Estaba sentada en una silla de paja, y en la mano derecha tenía, en vez de
cayado, una enorme tranca; la mano izquierda acariciaba en aquel momento una
barba de macho cabrío que descendía por las turgencias hirsutas que revelaban
de manera indudable la autenticidad del sexo.
Las candilejas de pestífero aceite
estaban a media luz; el público llegaba poco a poco, y en pie todos, en
semicírculo, se colocaban cerca del escenario con religioso silencio.
Predominaba aquí también el elemento militar, y no faltaban cinco o seis
muchachuelas de la hez del pueblo, andrajosas, que procuraban vestir sus
harapos con la rigidez manolesca, y que reían y cuchicheaban y se decían al
oído mil picardías que les inspiraba la presencia del monstruo.
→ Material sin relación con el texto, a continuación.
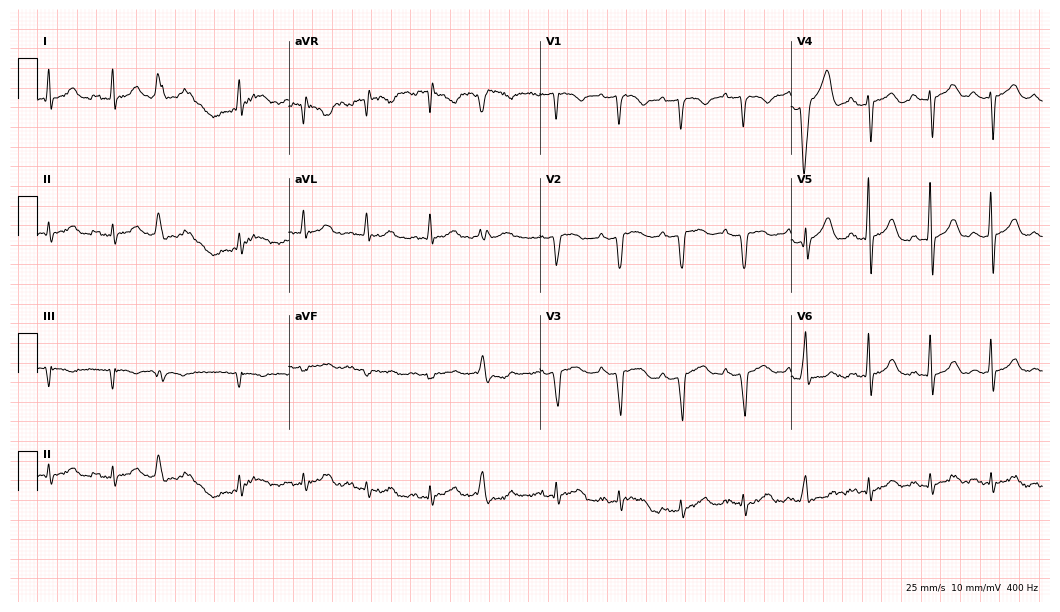
12-lead ECG from an 82-year-old male patient (10.2-second recording at 400 Hz). No first-degree AV block, right bundle branch block, left bundle branch block, sinus bradycardia, atrial fibrillation or sinus tachycardia recorded for this tracing. Other findings, if any, are not listed.
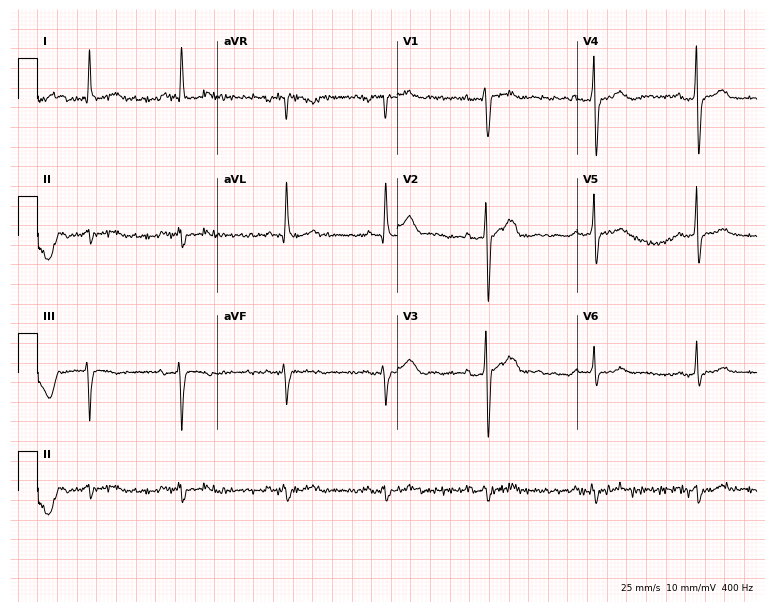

Mlle. Goguenard hablaba en francés
con una mujer de la barraca inmediata que iba a visitarla de vez en cuando.
Decía, pero no lo entendía el público, ni el mismo don Casto, que el oficio era
horroroso y que ya estaba cansada de aquella estupidez. Las miradas que
repartía por la asamblea eran de desprecio y de cólera.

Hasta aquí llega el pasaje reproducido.